Despite how trite these words of wisdom are, it is what it is. I could do this forever, but what I'm getting at is that reaching a goal isn't always cause to celebrate. Or at least not for long.
After reaching 50K for NaNoWriMo on the 15th, my story was just on fire. There was no way I was putting it down to go back and edit, not when my current drafting efforts are falling together in ways I hadn't planned.
The first time I ever heard that people don't find sequels as good as the first one directed at books, I was stunned. Sure, with movies, I get it. There's a whole team of people dumping ridiculous amount of money into a product they hope will start a full-blown franchise. For most writers, we learn that it can take a lot of damp matches to even light a candle let alone hope to set the world's imagination ablaze.
I've said before that I always feel like my first book of a series is weakest in retrospect. I know it's not the best business practice to make it seem lackluster when it's supposed to be the flagship that keeps up the journey. UnNamed excited me. Yet UnSung thrilled me. Working on UnHeard absolutely enthralls me. In a way, I feel like I may want to consider writing the first three books of any series before releasing anything. Why? Because I see a pattern of only feeling completely confident about the world I begin once I've established three books. My first series struck the same chord; in each trilogy, the third book always felt like the strongest.
UnNamed is almost too quick a read despite being nearly 90K. UnSung's massive word count really helped me pace the characters and discoveries and I'm finding the same colorful spread even more fully realized in UnHeard. I won't rewrite UnNamed unless there's some overwhelming call for it, but I feel like I might have thrown in another huge growth and wealth of story if I were going back to redraft it.
Of course, I'm playing with the idea of some short stories. A few branching from UnNamed's history, at least one brewing from UnSung. The UnSung one actually wedges in between UnSung and UnHeard but not in the series format that would make it fit. It would detail an event that will be vaguely mentioned sometimes but completely unnecessary to the main plot. I'm rather a stickler for not developing anything that doesn't link directly to the main plot so it's definitely a spin-off.
All the same, as a writer, I'm embracing the idea that plans are suggestions. I didn't expect to want to keep writing UnHeard. It was supposed to help build confidence in the continuing story but it became an entity all its own.
If I can offer any advice, it's this-- don't squander those hard pulls. Some writers might take that too narrowly. I do see quite a few that post those memes about starting five new stories on impulse but that's not as widely relatable as the Internet would have you believe. I'm never short on ideas, but I don't find those pulls affect me in the way I mean this. Those instant impulses are more along the lines of a hard tug, whiplash away from the scary finish. It's not that I don't have them, it's just that I don't place value on them when what I really want is the long pull.
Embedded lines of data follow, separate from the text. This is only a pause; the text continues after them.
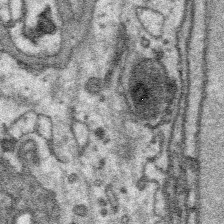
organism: Platynereis dumerilii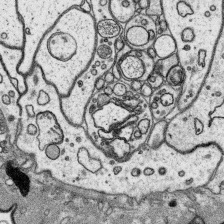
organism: Platynereis dumerilii
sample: Parapodia

It's not exactly beginner's advice because, like your first childhood crushes, all of the pulls/tugs feel important. It took years of introspection to understand the weight of impulses, to learn which ideas to flirt with and which to court. The 'years' part is subjective, having little to do with wisdom, age, experience or maturity. You just stop relating to the ones who complain they don't have enough ideas or have too many once you know it. You always have the right amount of ideas and adapt to how they present themselves.
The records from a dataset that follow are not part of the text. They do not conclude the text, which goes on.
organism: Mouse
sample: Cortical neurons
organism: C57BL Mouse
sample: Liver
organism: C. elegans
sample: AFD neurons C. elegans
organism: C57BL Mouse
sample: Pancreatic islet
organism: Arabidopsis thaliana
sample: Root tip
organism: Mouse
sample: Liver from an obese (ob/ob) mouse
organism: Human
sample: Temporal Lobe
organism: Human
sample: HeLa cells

I write almost obsessively despite this cold kicking my ass still because this is a pull and it makes me truly excited to follow it for days on end. If it had been an impulse, some false lead, it would have faded in a couple hours.
Don't mistake this as some statement for the superiority of epic-length novels. Anything that keeps you excited to keep going past a couple hours qualifies in this example. Pulls need time. You can get bursts from poetry or flash fiction but until you're pouring those into compilations, it's just not the same (coming from someone who was a burst writer). Again, if you're using the flirt/court analogy, then you're looking at the difference between a one night stand and a love affair. A text message and a shoebox full of love letters. Bursts are amazing and valuable but if you're lamenting that you'll never finish a novel as something that matters to you, then you're looking for the pull. Until you learn to swat the distractions, the chances of producing those larger goals are really slim.
Think about what else in your life could stand to improve by limiting those pesky impulses. Or just embrace the hot mess.
For the hell of it, I'll just wrap it up by saying I'm at the 71K+ mark now. It's way over the goal, but why not see if I can make it to 100K? Certainly seems doable at this rate.